Il faut trouver « six milliards d’euros de recettes » supplémentaires pour boucler les comptes publics de 2014. Jérôme Cahuzac, ministre délégué au Budget, a annoncé lundi la couleur.

 La croissance en berne, les rentrées fiscales baissent et il faut trouver de l’argent pour tenir les engagements pris auprès de Bruxelles : faire passer le déficit public de 3,7% du PIB cette année à 3% en 2014 quand la Commission le prévoit à 3,9%. 

« Si nous ne faisons rien de plus en matière de fiscalité, l’année prochaine, il y aurait 5 à 6 milliards d’euros d’impôts de moins », a déclaré Jérôme Cahuzac sur Europe 1, expliquant qu’ »en 2013, c’est pour près de 5 à 6 milliards d’euros d’impôts qui ont été levés et qui ne le seront pas en 2014 car ces impôts ne pouvaient l’être qu’une seule année ».

« Dans la poche des uns, des autres, de tout le monde! »

Alors comment procéder?
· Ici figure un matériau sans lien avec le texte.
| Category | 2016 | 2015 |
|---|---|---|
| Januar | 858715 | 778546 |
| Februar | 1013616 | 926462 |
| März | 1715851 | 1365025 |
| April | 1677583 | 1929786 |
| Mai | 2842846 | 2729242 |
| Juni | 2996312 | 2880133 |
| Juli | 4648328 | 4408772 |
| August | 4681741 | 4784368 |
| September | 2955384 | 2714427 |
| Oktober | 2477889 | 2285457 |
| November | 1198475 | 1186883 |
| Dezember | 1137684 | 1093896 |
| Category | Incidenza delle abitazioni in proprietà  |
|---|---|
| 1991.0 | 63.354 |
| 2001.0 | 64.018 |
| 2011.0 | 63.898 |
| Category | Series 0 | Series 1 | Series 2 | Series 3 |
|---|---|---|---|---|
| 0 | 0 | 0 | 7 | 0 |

Le remède est un cocktail de baisse des dépenses de l’Etat et… d’augmentations des recettes. « Des économies dans la dépense publique sont inévitables, nous avons commencé à en faire, nous continuerons à en faire, non seulement au sein du budget de l’Etat mais au sein des opérateurs, au sein des différentes politiques publiques. (…) Tout ceci a commencé à être évalué et il faut dégager des économies à la suite de ces évaluations », a relevé le ministre. 
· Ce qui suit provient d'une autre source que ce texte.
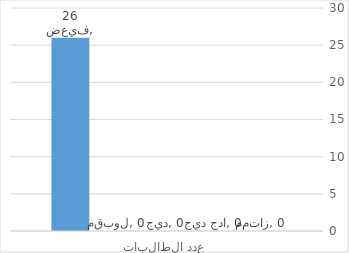
| Category | ممتاز | جيد جدا | جيد | مقبول | ضعيف |
|---|---|---|---|---|---|
| عدد الطالبات | 0 | 0 | 0 | 0 | 26 |

Et côté impôts? Jérôme Cahuzac a tout fait pour éviter le terme, estimant que les « prélèvements obligatoires sont déjà très élevés en France ». « Six milliards d’euros, nous les trouverons dans la poche des uns, des autres, de tout le monde! » a-t-il toutefois concédé, esquissant la future philosophie. Il devrait donc y avoir des hausses d’impôts en 2014, contrairement à ce que l’exécutif martelait il y a encore quelques semaines.

Dans le train qui le menait lundi matin à Londres, le ministre de l’Economie Pierre Moscovici s’est borné à réaffirmer que « l’essentiel » de l’effort budgétaire devrait porter dorénavant « sur les économies de dépenses ». François Hollande, samedi, était un peu plus clair : 

« C’est d’abord par des économies et subsidiairement par des prélèvements supplémentaires que nous devons atteindre nos objectifs », a souligné le chef de l’Etat.

Les membres de l’exécutif n’ont pas dévoilé de pistes. La ministre de l’Enseignement supérieur Geneviève Fioraso a évoqué toutefois, la semaine dernière, une éventuelle remise en cause de la demi-part fiscale pour les parents d’étudiants de moins de 25 ans, afin de financer une allocation d’études promise par le président François Hollande. 

« La suppression de la demi-part fiscale n’est pas, à ma connaissance, d’actualité. Ça ne veut pas dire qu’elle est récusée a priori », a réagi Jérôme Cahuzac. « Ce qui est envisagé, c’est une allocation autonomie pour les jeunes « , ajoutant qu’ »aucune décision n’est prise ».

Mais aucune autre piste n’a été avancée. Le gouvernement devra vite trouver des solutions. La Commission européenne attend pour avril les engagements écrits de Paris sur la marche à suivre, pour entériner ou non le délai d’un an accordé pour le retour au 3% de déficits publics.